Are you in the stage of putting your research data into different treatment groups? If yes, then you must have an idea of what random assignment in experiments is. Ohh, it is sad to hear that you do not know about this important phase in research before analysing the data. Nevertheless, do not worry because today’s article is all about discussing the randomisation technique of placing data into different treatment groups. First, I will discuss the random assignment in experiments and then shed some light on its purpose. In the last, I will talk about some techniques for doing randomisation. So, let’s formally enter into today’s discussion by answering the question below:
What is a random assignment in experiments?
The word random here explains the whole phenomenon very well. However, in experimental research design, random assignment is the practice of placing participants from your population into different treatment groups using the technique of randomisation. This type of research method is mostly in psychology, where there is potential fear of bias in the data. So, to save the data from bias, you use the technique of random assignment.
Why is random assignment important? It is an important part of control in experimental research because it helps strengthen the internal validity of an experiment. It is also important in the way that random assignment in experiments helps you make sure that the treatment groups do not differ at the start of the experiment. It is important to note here that random sampling is different from random assignment. Therefore, hiring an assignment writing service UK becomes important.
What is the purpose of the random assignment?
After reading the information above, you now have a pretty good idea of random assignment in experiments. You have also learned the importance of using this method in research data analysis. Now, let’s discuss the purpose of random assignment. A list of the purposes in the form of pointers is as follows:
- It allows the participants in the experimental research design to be exposed to the independent variable.
- Random assignment ensures that each participant in the sample has an equal chance of being selected in the research process.
- It eliminates the placebo effect from your research.
- It reduces the researcher bias in the research
Top techniques to do random assignment
Random assignment has been frequently used in psychology and social science research. It has its uses in clinical trials and other biological experiments too. It prevents selection bias and maintains the internal validity of the experiment. However, you still do not know how to perform the random assignment in experiments. Hence, a brief description of the top techniques is as follows:
1. Simple random assignment
The first technique of random assignment is single randomisation. This technique is based on a single sequence. It means you randomly assign a participant to a particular group in a single turn and then make another assignment in the next round. So, in this way, a sequence generates, and the researcher follows that sequence and puts the participants in a specific group.
For example, you use a flip coin to place the participants into two different groups called treatment and control. Now, you assign one side of the coin, e.g., the head side, to the control group and the other side to the treatment group. So, upon flipping the coin, if you get a head, you put the participant in the control group and vice versa. Hence, this is the technique of simple random assignment.

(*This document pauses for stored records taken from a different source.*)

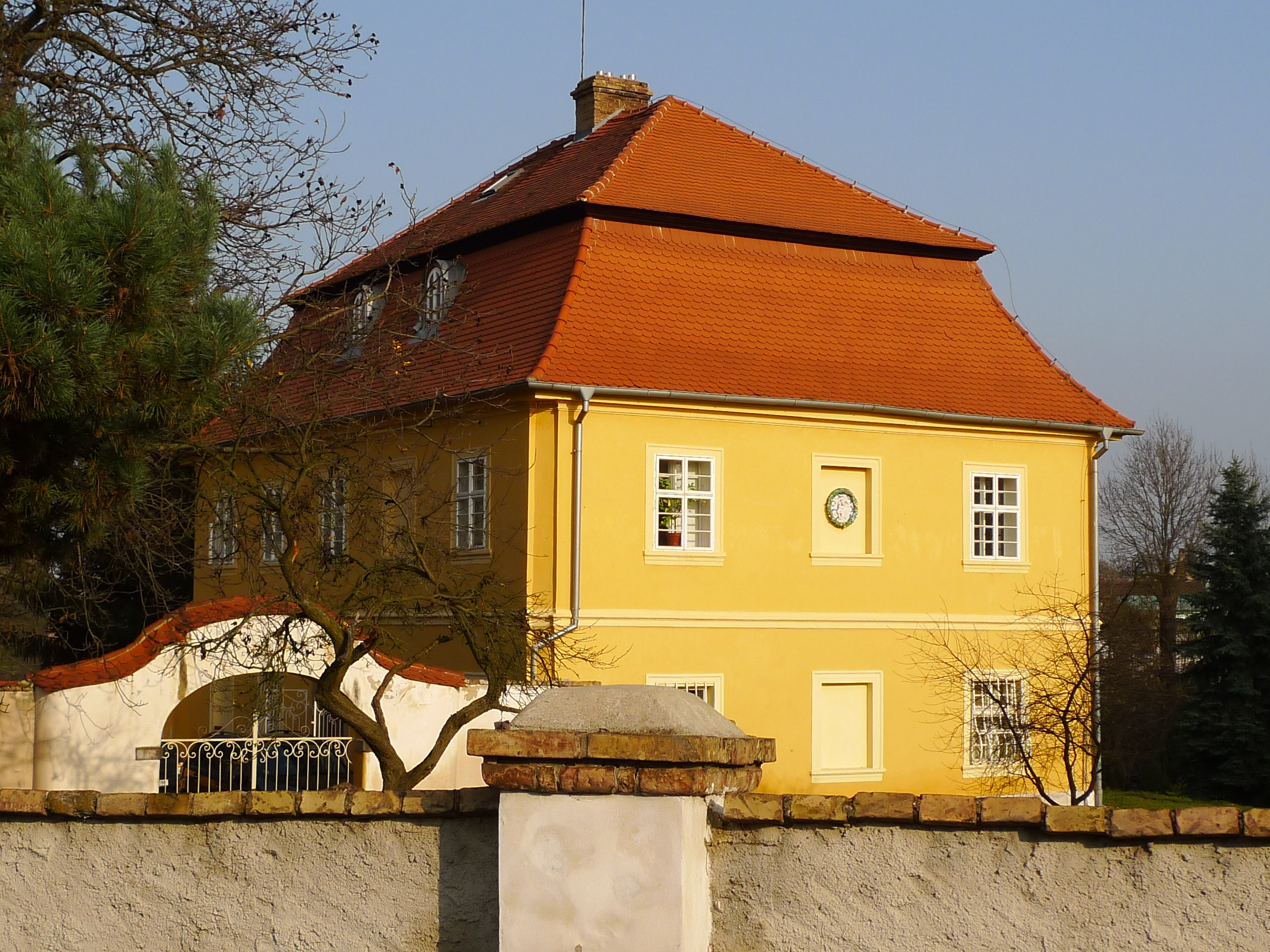 Fara, Dolánky nad Ohří 52, Dolánky nad Ohří.
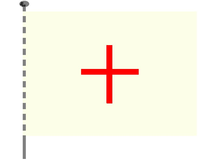 Flag as it was used in Tokowo at the start of the Second Serb Rebellion
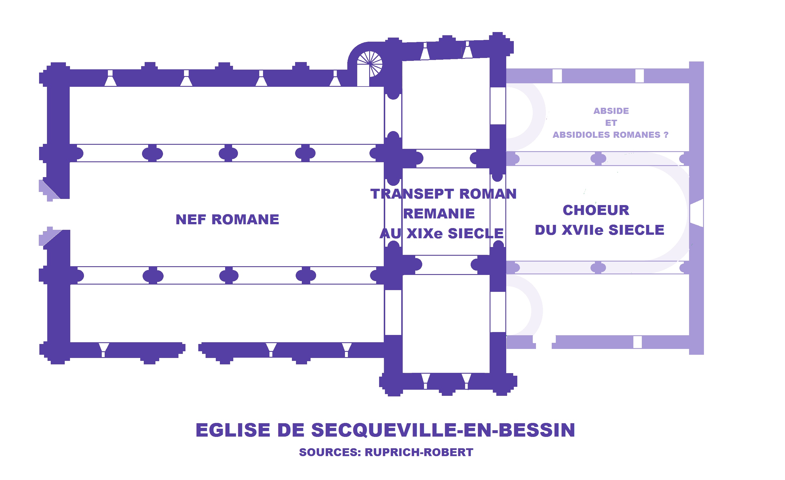 Secqueville-en-Bessin, 14, Plan de l'églse
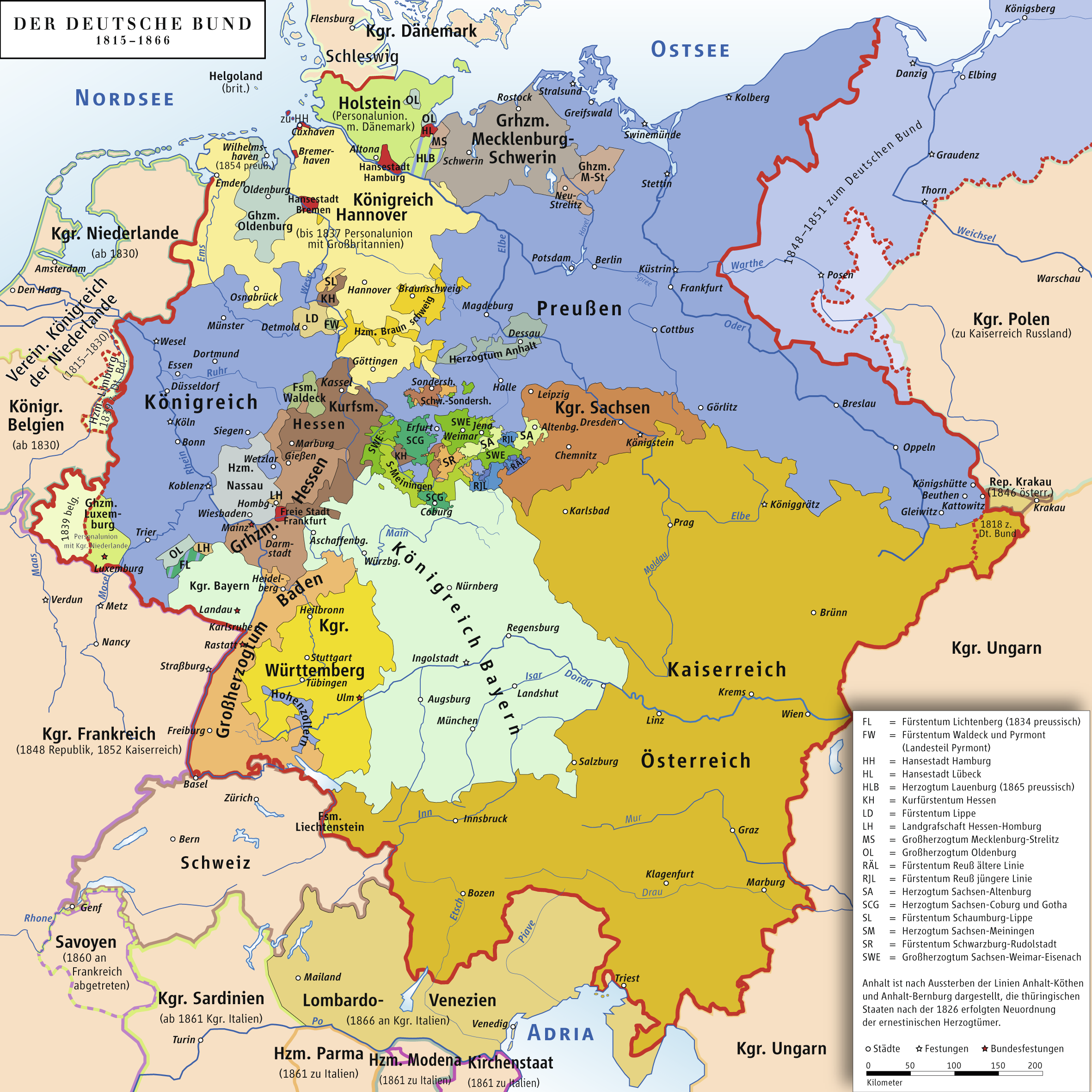 Karte des Deutschen Bundes 1815–1866 / Map of German Confederation 1815–1866
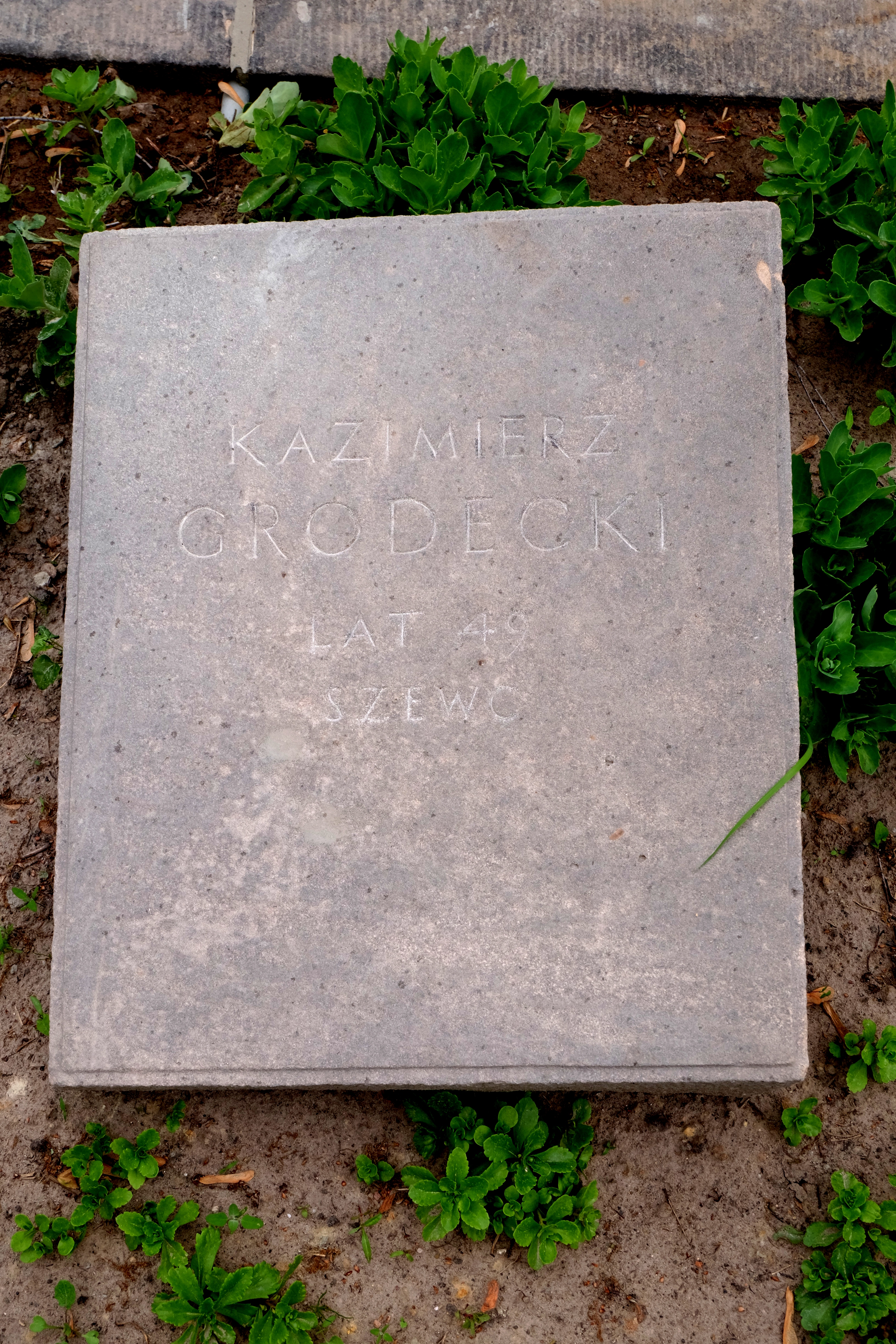 Grób działacza komunistycznego Kazimierza Grodeckiego na Cmentarzu Wojskowym na Powązkach w Warszawie
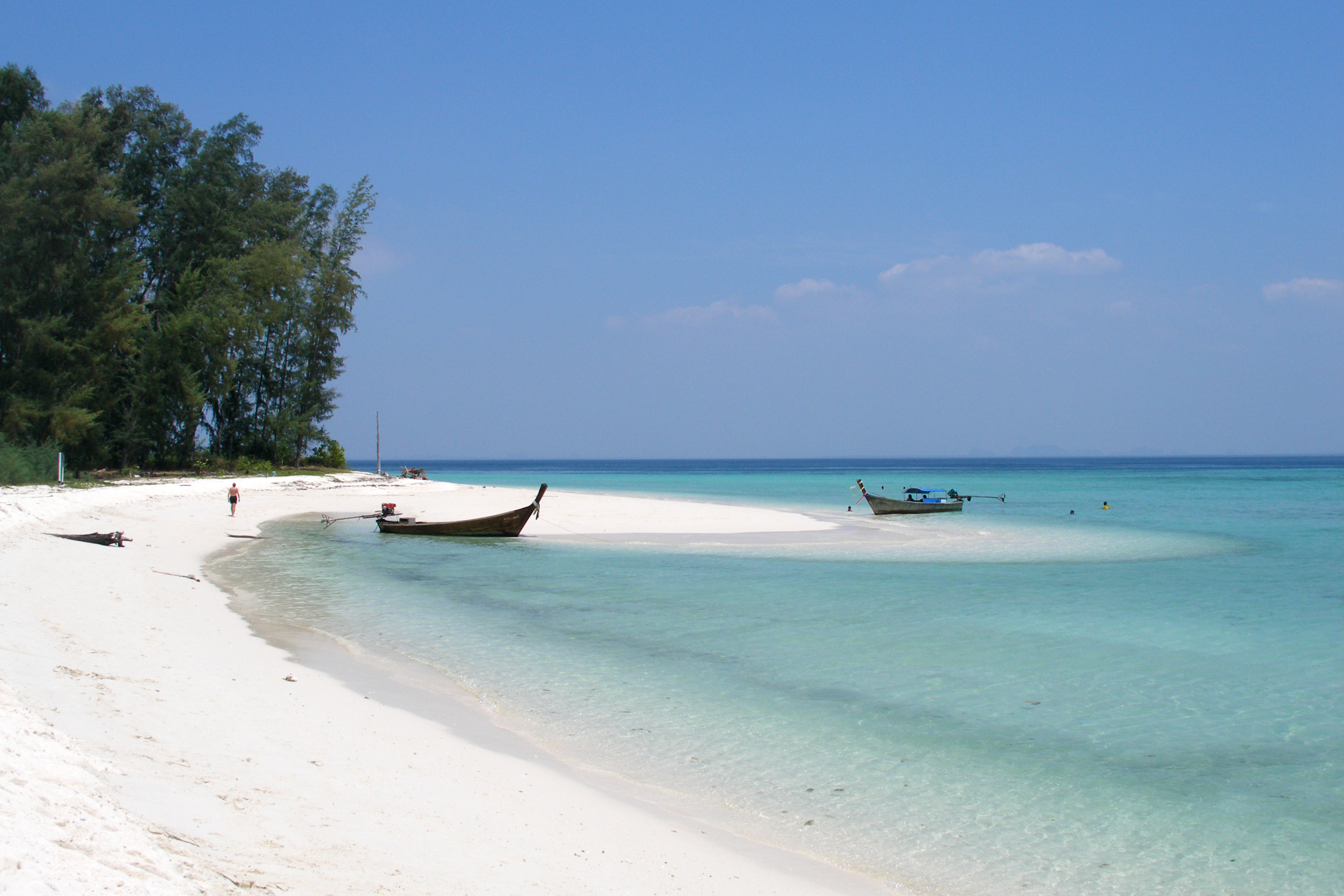 อุทยานแห่งชาติหาดนพรัตน์ธารา-หมู่เกาะพีพี
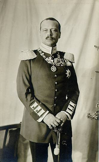 Ernst Lodewijk van Hessen
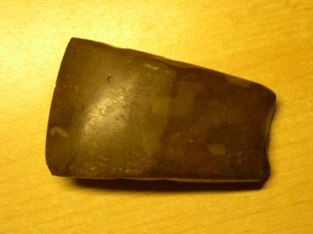 Gevonden op 27 oktober 1999 op een maisakker bij Wapse. Jaap Bijker van het Drents Museum in Assen denkt dat het een bijltje is van de Trechterbekercultuur en dat het dateert van ongeveer 3400 tot 2800 v. Chr. Hij omschrijft het als een gaaf vuurstenen bijltje afkomstig uit Helgoland of Noord-Duitsland. De bruine patina is ontstaan doordat humuszuren eeuwenlang op het bijltje hebben ingewerkt. De oorspronkelijke kleur is grijs. Hij denkt dat het een fragment kan zijn van een grotere bijl. Het bijltje zou een keer zijn afgebroken. De top is opnieuw bijgewerkt. Op het bijltje zijn duidelijke gebruikssporen te zien.
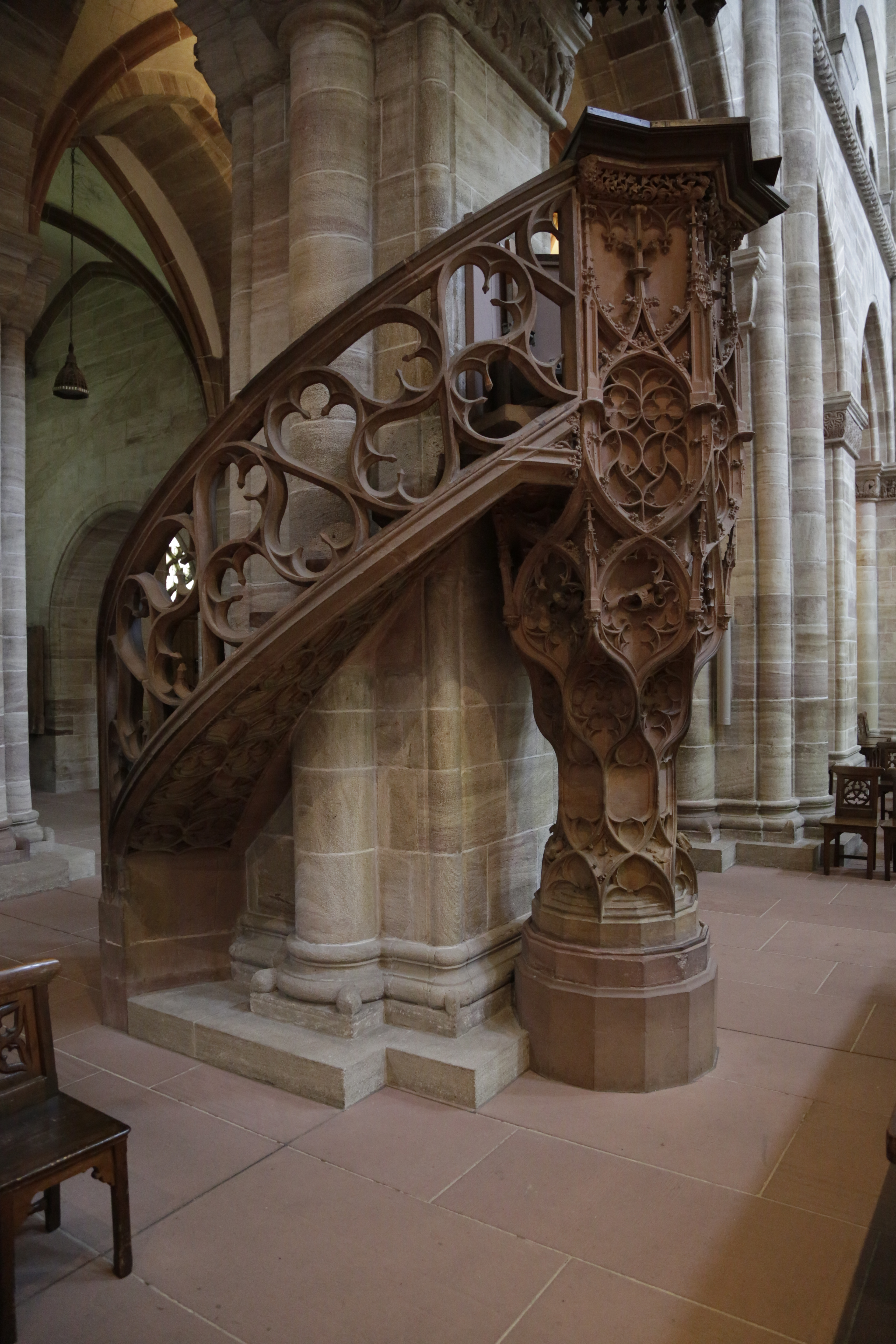 Die Kanzel im Münster von Basel.
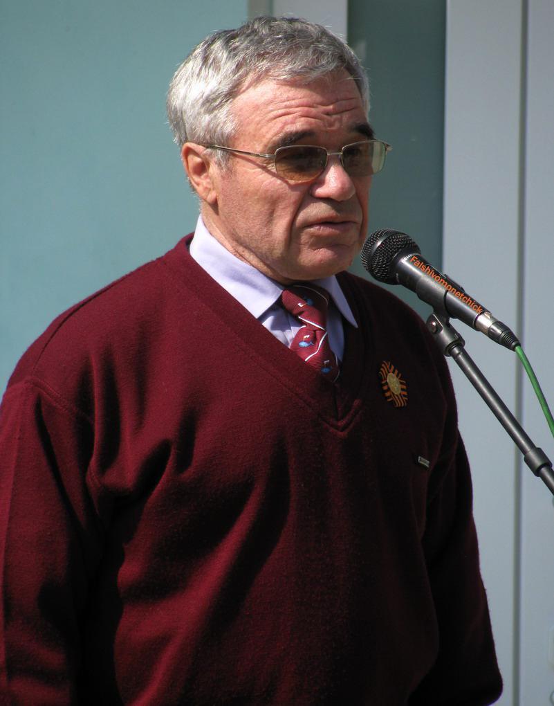 Легендарный хоккеист СКА_Свердловск Николай Александрович Дураков
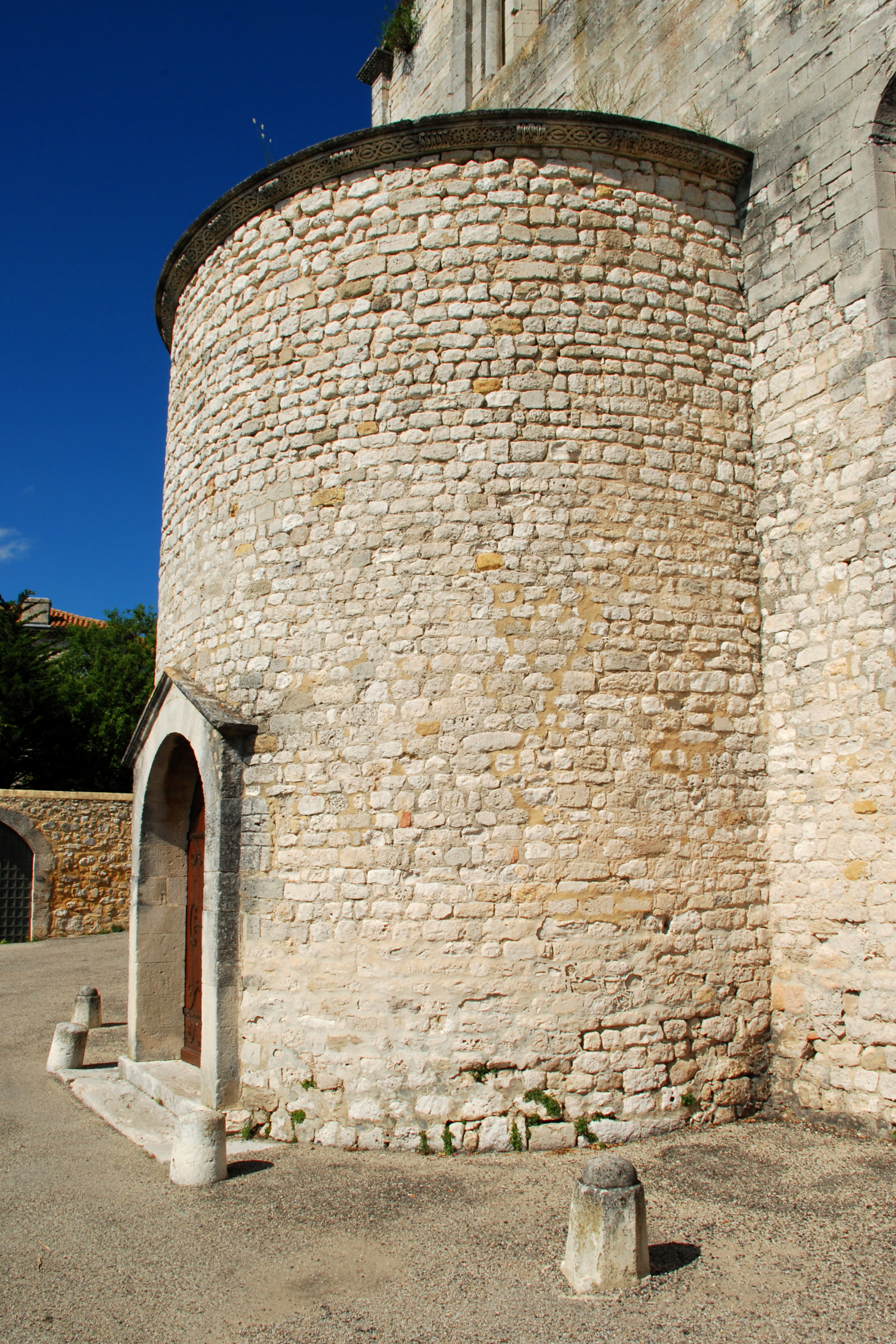 France - Drôme - La Garde-Adhémar

2. Block random assignments in experiments
This randomisation method is used to randomise participants into groups that result in equal sample sizes. The block random assignment is used to ensure a balance in sample size across the formulated groups. In this randomisation technique, the blocks are small and predetermined. The number of groups is always even in this technique, i.e., 4 and 6. After this, you divide the groups into two groups, i.e., control and treatment.
For example, the possible groups within each population sample are A and B. The block randomisation tells you that groups should be in even numbers. So, the group can be in the form of AABB, BBAA, ABAB, BABA, ABBA, or BAAB.
3. Stratified randomisation
Stratified randomisation is the process of allocating people to treatment groups at random. This allocation is based on a set of predetermined and measurable parameters known as strata. Treatment groups are assigned at random to each stratum. Now, in this technique, the researcher decides on the fate of the participant, whether it will go into the control group or the treatment group.
Moreover, this randomisation is done by generating a separate block for each stratum. The benefit of this technique is that it controls the influence of covariates that jeopardise the conclusion of the research. Hence, it is the third technique most commonly used.
4. Unequal random assignment in experiments
A potential failure of simple randomisation is that it may result in the imbalance of important participants among different groups. So, many researchers have recommended unequal randomisation as a solution to this problem. In this technique, you assign a new participant to each group if needed. The basis of the introduction of this new participant is the imbalance that exists in the groups due to other techniques. You do so by the specific groups and the previous assignment of the participants to the groups.
It is important to note that the acceptable ratio for this unequal randomisation is 2:1, 3:1, and 4:1. This method of random assignment in experiments is useful for rare events, adverse events, and emerging clinical techniques. Hence, it is a powerful method which reduces the imbalance between the groups.
Random assignment in experiments is all about allocating random participants to a group. The primary purpose of this method is to reduce selection bias, which ultimately affects the validity of the research. So, you must study all the techniques mentioned above and ensure the use of these techniques in your research. Read the above and make your research bias-free.
You might also like to read about the steps to convert academic research into industrial research.